Running Type 2 SIMPROF

A Type 2 SIMPROF test is not part of a Wizards>Coherent plots run, and there is a good case for carrying out a test of its null hypothesis (H$_0$: there are no species associations at all) prior to trying to break down those associations into coherent groups, i.e. within each group the null hypothesis (H$_0$: all species similarities within a group are the same) cannot be rejected. Inclusion of species with so little information that species similarities (index of association, IA) are totally unreliable is again unhelpful, so we start from the matrix reduced to the 50 ‘most important’ species. For this test (Type 2), it does not make any difference whether we use the selection in Data1 or its species-standardised form Data2, because the permutations will be across samples within each species and IA includes a standardisation step in its formula. (It does, however, matter a great deal to use the standardised form Data2 when carrying out Type 3 SIMPROF tests – either as part of clustering or with Analyse>SIMPROF – because permutations are across species within samples, and this will make no sense if species are not first ‘relativised’ in this way, to total 100% over samples).

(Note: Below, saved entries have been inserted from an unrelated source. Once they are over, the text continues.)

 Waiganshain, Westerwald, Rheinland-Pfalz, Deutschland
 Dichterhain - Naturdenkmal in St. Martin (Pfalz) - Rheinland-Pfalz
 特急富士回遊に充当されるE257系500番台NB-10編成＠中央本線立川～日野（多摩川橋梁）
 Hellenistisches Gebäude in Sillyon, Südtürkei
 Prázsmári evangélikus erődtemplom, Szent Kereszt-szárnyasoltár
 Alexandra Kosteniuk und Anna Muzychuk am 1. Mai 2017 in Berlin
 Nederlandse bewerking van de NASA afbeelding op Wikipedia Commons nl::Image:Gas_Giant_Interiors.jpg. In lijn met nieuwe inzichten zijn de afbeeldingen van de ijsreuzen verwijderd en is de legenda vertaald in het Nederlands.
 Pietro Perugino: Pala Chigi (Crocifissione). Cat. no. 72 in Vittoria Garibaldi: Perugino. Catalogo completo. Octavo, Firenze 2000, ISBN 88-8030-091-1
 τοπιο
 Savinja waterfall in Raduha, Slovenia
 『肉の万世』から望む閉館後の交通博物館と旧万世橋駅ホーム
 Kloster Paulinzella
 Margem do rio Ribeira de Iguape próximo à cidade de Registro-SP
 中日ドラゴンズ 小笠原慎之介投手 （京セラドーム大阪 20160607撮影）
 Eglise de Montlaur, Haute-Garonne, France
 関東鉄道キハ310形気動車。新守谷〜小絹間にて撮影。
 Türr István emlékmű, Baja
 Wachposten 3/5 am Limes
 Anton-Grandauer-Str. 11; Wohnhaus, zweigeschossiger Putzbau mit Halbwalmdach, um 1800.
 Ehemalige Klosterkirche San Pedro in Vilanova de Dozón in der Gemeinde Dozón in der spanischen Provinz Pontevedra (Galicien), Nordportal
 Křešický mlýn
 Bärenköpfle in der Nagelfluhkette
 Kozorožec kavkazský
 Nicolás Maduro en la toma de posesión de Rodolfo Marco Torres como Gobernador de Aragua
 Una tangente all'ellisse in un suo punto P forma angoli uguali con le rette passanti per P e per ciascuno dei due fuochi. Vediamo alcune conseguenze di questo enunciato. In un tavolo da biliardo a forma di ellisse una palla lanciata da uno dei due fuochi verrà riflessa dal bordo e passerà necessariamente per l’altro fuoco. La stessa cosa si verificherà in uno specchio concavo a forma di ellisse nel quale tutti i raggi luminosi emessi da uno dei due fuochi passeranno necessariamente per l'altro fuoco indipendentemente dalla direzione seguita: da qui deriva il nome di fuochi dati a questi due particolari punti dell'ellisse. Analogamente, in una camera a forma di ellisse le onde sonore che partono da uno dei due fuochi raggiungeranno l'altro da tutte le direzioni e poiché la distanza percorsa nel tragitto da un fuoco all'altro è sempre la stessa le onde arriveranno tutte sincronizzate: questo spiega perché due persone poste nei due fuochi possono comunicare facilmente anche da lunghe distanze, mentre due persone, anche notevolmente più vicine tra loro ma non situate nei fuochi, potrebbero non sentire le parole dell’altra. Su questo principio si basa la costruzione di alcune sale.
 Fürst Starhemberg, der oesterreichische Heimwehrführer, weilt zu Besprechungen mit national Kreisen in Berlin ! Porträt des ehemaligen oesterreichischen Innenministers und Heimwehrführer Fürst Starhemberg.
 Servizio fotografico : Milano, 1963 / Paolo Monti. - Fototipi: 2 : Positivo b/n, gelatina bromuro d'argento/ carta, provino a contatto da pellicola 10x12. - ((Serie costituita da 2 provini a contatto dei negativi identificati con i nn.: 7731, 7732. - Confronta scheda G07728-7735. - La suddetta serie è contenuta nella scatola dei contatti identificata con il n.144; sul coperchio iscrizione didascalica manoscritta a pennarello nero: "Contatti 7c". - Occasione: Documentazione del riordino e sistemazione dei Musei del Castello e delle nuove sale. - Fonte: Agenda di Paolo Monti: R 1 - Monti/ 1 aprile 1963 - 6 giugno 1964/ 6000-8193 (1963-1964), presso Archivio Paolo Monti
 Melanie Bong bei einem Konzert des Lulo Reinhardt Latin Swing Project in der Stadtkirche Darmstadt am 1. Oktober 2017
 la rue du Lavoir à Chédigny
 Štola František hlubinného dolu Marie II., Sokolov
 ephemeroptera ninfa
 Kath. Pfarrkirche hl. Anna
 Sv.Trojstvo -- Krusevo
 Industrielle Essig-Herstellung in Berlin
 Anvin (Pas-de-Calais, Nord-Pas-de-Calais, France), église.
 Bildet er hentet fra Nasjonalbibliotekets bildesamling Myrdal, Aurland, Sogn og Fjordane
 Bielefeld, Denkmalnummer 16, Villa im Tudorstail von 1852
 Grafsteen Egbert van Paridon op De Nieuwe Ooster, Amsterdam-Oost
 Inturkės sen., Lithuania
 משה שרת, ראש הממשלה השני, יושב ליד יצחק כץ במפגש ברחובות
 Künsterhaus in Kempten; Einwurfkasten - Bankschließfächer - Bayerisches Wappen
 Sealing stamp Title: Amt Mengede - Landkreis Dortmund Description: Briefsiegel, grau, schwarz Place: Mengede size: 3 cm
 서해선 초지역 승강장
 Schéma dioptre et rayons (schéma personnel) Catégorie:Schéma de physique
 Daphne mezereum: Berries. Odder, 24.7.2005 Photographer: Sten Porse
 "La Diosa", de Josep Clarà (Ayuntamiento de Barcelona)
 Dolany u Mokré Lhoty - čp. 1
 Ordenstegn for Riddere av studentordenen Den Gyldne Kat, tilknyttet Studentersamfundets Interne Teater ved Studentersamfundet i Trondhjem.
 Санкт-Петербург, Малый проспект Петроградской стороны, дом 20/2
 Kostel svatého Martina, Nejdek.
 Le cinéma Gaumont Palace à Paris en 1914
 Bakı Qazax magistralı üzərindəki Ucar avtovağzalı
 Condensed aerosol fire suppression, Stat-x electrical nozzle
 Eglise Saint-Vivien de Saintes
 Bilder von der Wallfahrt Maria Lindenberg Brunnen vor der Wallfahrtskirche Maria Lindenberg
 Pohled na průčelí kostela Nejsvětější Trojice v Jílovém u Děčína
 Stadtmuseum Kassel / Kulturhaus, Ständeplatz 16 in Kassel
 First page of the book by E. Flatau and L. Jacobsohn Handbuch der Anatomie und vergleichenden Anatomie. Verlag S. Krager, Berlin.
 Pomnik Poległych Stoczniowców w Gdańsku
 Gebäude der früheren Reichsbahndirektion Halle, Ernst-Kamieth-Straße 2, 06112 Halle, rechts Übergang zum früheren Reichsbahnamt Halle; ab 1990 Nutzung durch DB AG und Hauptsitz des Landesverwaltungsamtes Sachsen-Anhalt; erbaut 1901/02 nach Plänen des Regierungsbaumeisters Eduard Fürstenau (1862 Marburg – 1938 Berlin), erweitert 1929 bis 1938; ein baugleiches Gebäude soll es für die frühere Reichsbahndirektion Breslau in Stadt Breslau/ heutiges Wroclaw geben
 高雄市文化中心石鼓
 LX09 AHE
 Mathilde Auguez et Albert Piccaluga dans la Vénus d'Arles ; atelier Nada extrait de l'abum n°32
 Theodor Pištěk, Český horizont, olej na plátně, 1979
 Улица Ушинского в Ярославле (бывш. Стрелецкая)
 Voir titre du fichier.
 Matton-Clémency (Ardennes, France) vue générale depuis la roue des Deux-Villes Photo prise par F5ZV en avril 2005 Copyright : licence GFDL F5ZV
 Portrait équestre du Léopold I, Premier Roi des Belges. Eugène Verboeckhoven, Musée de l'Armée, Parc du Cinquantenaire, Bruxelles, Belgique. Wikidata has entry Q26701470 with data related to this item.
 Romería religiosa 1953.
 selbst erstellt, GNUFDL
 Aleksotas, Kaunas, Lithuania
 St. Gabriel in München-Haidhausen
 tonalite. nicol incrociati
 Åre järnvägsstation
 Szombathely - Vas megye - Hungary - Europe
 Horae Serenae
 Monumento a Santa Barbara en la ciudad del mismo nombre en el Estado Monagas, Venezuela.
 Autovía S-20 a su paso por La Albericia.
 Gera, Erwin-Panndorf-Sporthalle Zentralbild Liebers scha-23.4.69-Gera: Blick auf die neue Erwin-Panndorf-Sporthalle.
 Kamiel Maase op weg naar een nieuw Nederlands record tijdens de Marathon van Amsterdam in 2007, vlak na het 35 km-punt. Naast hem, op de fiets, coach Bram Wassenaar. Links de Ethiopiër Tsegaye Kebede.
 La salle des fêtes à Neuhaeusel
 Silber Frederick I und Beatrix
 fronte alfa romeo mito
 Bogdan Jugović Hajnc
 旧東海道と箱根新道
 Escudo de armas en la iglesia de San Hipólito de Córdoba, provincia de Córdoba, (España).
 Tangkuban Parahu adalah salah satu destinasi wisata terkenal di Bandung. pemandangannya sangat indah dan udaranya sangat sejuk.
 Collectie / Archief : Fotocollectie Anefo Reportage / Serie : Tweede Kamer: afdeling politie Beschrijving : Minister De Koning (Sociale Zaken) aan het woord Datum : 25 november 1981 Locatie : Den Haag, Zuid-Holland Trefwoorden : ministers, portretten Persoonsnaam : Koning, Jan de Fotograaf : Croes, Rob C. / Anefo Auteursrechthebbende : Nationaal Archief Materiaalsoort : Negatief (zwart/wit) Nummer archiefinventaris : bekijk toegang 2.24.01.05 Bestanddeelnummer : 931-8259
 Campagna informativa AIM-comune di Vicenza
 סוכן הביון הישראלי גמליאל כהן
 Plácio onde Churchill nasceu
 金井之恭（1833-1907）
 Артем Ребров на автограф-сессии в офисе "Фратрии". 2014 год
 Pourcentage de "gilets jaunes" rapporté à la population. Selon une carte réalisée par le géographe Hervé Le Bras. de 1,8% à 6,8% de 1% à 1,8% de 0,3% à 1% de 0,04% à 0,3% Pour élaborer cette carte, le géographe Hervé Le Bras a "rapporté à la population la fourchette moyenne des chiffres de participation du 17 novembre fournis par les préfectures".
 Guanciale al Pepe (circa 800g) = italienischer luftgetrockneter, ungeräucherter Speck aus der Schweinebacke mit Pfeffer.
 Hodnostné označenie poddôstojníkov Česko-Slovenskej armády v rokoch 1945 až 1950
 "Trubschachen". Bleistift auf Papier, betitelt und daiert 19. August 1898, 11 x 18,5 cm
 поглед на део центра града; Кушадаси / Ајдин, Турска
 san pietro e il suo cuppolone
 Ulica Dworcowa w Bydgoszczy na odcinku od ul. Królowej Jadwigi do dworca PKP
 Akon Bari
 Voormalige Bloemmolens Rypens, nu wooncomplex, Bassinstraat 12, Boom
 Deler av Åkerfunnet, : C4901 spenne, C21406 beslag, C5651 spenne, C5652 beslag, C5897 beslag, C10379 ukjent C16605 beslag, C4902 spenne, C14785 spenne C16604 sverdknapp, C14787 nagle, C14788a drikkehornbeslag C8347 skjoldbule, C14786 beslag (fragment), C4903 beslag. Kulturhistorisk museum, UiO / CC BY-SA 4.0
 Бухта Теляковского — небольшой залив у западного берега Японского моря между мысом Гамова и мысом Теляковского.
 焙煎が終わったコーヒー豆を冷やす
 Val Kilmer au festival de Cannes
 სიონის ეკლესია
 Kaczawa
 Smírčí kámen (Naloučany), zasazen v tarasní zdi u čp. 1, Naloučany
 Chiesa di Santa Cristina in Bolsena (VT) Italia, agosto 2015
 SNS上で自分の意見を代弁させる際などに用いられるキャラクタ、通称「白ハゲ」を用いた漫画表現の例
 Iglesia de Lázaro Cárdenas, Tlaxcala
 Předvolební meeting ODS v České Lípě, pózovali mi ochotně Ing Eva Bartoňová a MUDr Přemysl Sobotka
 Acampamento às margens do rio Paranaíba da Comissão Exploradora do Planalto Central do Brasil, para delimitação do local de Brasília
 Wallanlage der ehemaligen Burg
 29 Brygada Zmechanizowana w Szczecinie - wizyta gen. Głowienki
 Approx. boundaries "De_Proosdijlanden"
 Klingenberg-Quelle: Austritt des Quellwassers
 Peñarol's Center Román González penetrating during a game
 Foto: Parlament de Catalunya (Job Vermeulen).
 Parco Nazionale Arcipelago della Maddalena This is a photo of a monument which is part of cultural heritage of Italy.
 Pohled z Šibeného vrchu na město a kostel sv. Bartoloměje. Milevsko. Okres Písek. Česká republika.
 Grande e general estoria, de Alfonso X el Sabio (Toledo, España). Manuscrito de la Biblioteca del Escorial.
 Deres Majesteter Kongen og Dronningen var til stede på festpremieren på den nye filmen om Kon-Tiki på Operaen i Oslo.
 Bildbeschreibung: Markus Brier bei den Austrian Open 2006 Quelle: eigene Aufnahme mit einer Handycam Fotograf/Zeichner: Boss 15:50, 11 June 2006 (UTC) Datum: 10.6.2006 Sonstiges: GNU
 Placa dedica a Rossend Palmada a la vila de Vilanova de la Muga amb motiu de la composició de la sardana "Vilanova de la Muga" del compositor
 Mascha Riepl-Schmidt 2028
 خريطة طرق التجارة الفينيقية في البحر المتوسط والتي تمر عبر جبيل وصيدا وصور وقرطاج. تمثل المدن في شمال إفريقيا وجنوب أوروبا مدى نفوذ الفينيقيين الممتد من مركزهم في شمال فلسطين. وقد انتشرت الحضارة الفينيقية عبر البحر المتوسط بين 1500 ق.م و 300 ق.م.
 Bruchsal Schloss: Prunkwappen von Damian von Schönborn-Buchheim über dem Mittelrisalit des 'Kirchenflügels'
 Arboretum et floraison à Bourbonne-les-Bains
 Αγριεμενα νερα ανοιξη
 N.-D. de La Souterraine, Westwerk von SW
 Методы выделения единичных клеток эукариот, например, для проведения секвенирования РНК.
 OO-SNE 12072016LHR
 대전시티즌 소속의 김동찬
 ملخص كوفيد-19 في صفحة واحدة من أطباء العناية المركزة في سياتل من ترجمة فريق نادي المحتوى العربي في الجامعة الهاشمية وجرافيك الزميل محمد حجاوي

So, from the selection in Data1 or from Data2, run Analyse>SIMPROF>(Type•Type 2) and take the defaults on the Next screen. The output, MultiPlot2, contains two graphs, of the real similarity profile (red) and the means and 99% probability limits for that profile under the null hypothesis, and the histogram of absolute deviations $\pi$ of 999 (further) permuted profiles from that mean, with the real statistic value $\pi$ indicated by the dotted vertical line. The output is of exactly the same form as previously discussed for single SIMPROF runs (see Section 6), and shows with little doubt that there are real species associations to interpret (p<0.1%). With a large number of similarities making up the profile (50$\times$49/2 = 1225), it is inevitable that the probability limits and the real profile will hug the mean curve fairly closely but it is clear that there is an excess of both higher and lower associations than one would expect by chance under the null hypothesis – some of the species are ‘positively’ associated and some ‘negatively’ (we retain the terminology of correlations being positive or negative though, as explained in Chapter 7 of CiMC, an index of association defined over (0, 100) is a better measure of species inter-relationships than a correlation coefficient). Note that very few of the ‘negative’ associations are at the lower limit of IA = 0, which arises when two species are only ever found in different years – this is the result of removing all the low abundance species. [About half the original 111 species were found in three or fewer years – and if you prefer to carry out a species reduction on this type of criterion, you can do so by Select>Variables>(In at least n samples where n is       ), entering that reduced matrix to Analyse>SIMPROF and Wizards> Coherence plots. Leaving in rare species always results in a tail of fully ‘negative’ associations.]